Au final, tous ces éléments étant régulièrement disponibles sur le net, cela signifie qu'il est possible pour des gens n'ayant pas les disques de se plonger là dedans et se faire une idée assez complète de :
- l'utilisation du HDR
- l'utilisation du WCG
- l'encodage, y compris des sous-canaux couleurs ou du bon respect du noir et blanc (le cas échéant)

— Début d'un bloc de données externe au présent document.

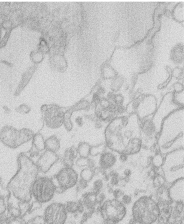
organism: Human
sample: Macrophage cells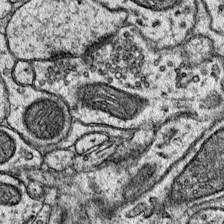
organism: Mouse
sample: Primary visual cortex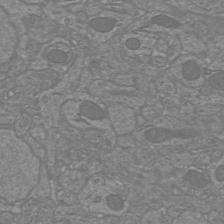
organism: Mouse
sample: Cortical neurons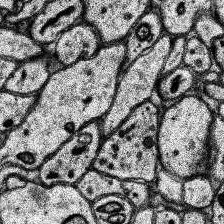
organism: Human
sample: Temporal Lobe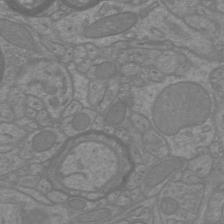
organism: Mouse
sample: Cortical neurons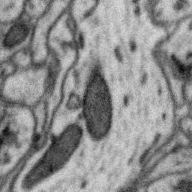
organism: Zebra finch
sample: Brain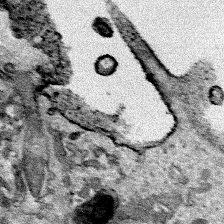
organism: Human
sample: Mitochondria in HCT116 cells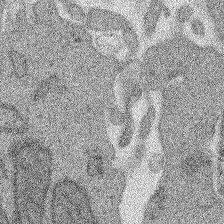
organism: Human
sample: HeLa cells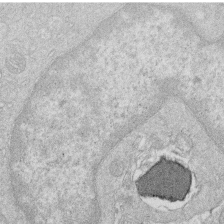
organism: Human
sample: Macrophage cells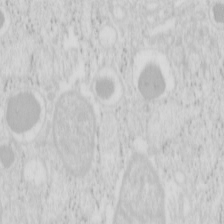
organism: Mouse
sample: Pancreas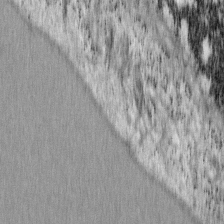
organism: Human
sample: HeLa cells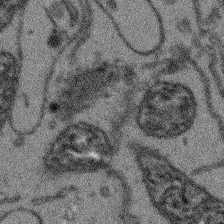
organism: Arabidopsis thaliana
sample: Root tip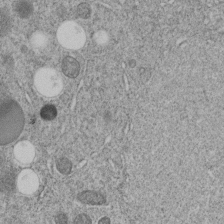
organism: C. elegans
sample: C. elegans embryo early stage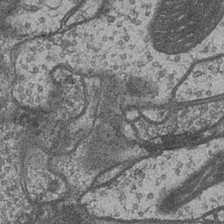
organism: Drosophila
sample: Optic medulla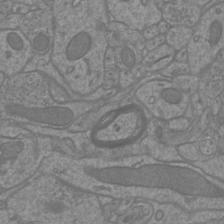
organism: Mouse
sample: Cortical neurons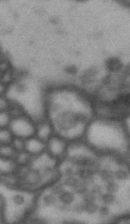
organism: Drosophila
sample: Brain

- la présence de DNR et/ou d'EE
- le niveau de détails général de l'image
- s'il s'agit d'un nouveau master ou non
- le niveau de noirs ou le clipping des hautes lumières
- d'une signature colorimétrie du labo ou du studio
- les filtrages sonores des hautes ou basses fréquences
- le clipping sonore
- l'activité des canaux, notamment arrières et surrounds latéraux
- la spatialisation
- l'utilisation du canal LFE
- si telle piste son est différente de telle autre, notamment entre un UHD et son équivalent BR
Conclusions :
- Notez qu'à aucun moment, ces méthodes impliquent d'investir 400k€ dans du matos et sa calibration. C'est par contre en partie collaboratif (puisqu'il faut que quelqu'un ait fait et publié ces analyses), et nécessite sinon d'avoir un PC avec a minima un lecteur BD-ROM et les programmes nécessaires (en partie gratuits cependant). Cependant, et au contraire, ces analyses contournent complètement le matériel HC de l'utilisateur, et permettent donc d'éliminer cet intermédiaire-là afin de revenir au pur contenu du disque.

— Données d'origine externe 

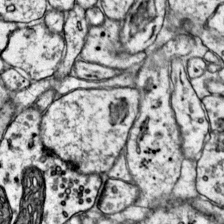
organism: Mouse
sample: Primary visual cortex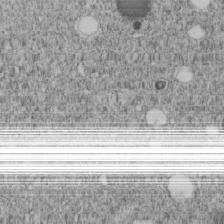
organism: C. elegans
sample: C. elegans embryo early stage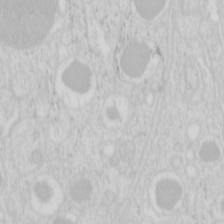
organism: Mouse
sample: Pancreas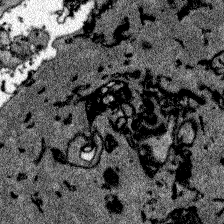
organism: Zebrafish
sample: Larval olfactory bulb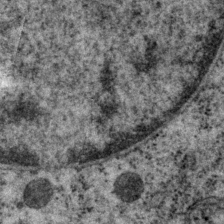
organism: P. pacificus
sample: Pharynx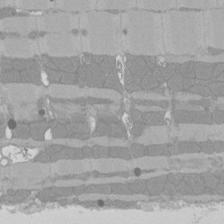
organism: Rat
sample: Left ventricle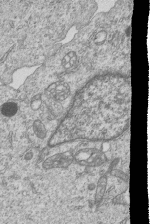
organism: Human
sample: MDA-MB-231 cells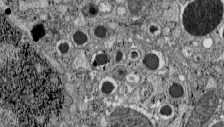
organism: C57BL Mouse
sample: Pancreatic islet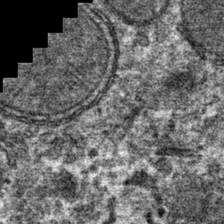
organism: Mouse
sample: Mouse hepatocytes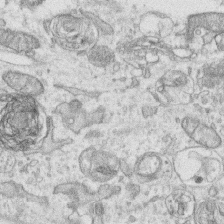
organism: Human
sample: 1205lu cells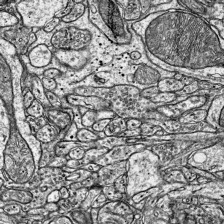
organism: Mouse
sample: Visual Cortex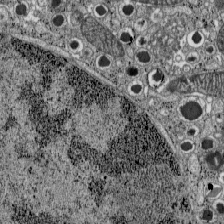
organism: C57BL Mouse
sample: Pancreatic islet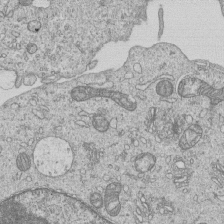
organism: Human
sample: MDA-MB-231 cells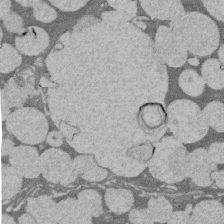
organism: Rat
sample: Salivary granule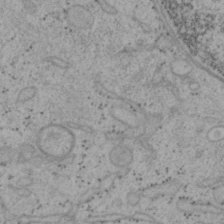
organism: Human
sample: HeLa cells

- Ces outils existent et ce n'est pas sale de se les approprier ! Se faire la main dessus, apprendre à les utiliser, apprendre sur quoi ils se basent permet de consolider nos connaissances techniques et à se faire plus pertinents, exhaustifs et précis dans nos retours, mais aussi à réduire considérablement la part de subjectivité du testeur. Il ne s'agit donc pas tant de dire que les gens n'ayant pas vu le disque peuvent faire aussi bien que ceux l'ayant vu (même si, donc, ça se discute) que de rappeler aux gens ayant le disque qu'ils peuvent (et devraient probablement, si possible, le faire) aussi compléter leurs "ressentis" avec ces outils factuels.

Et en cas de discussion enflammée, cela permet de revenir à une base très terre-à-terre : voici les valeurs RGB, voici les analyses spectrales, voici l'activité des canaux sonores. Et bien sûr, comme c'est en forgeant qu'on devient forgeron, apprendre à vérifier ses impressions à chaud par ces outils permet de se faire progressivement la main. A l'heure actuelle, je n'ai plus trop de mal à détecter un filtrage des hautes fréquences sans avoir à faire l'analyse spectrale et j'ai beaucoup appris récemment sur le subsampling Chroma.
- Il ne s'agit pas tant de dire que l'accès et la compilation de ces données remplacent un test direct (global en un coup, et non la somme d'éléments séparés), mais de rappeler d'une part que des données précises et factuelles sont extractables d'une présentation AV, y compris d'un UHD, et d'autre part qu'elles permettent de balayer très largement les caractéristiques du disque sans forcément y avoir accès soi-même. Quand la grande majorité des retours AV directs (voire des tests pros) ne balaie qu'une partie seulement de ces points et rate parfois l'analyse de certains points (comme, de nouveau, les UBF disparues du nouveau mix de La guerre des mondes), elles sont loin d'être inutiles ou négligeables.
La prochaine fois, je ferai un point Encodage, notamment le point de départ purement calculatoire qui me fait rager quand des films sont sur-compressés alors qu'il restait plein de place disponible (ou que trop de place a été laissée aux bonus).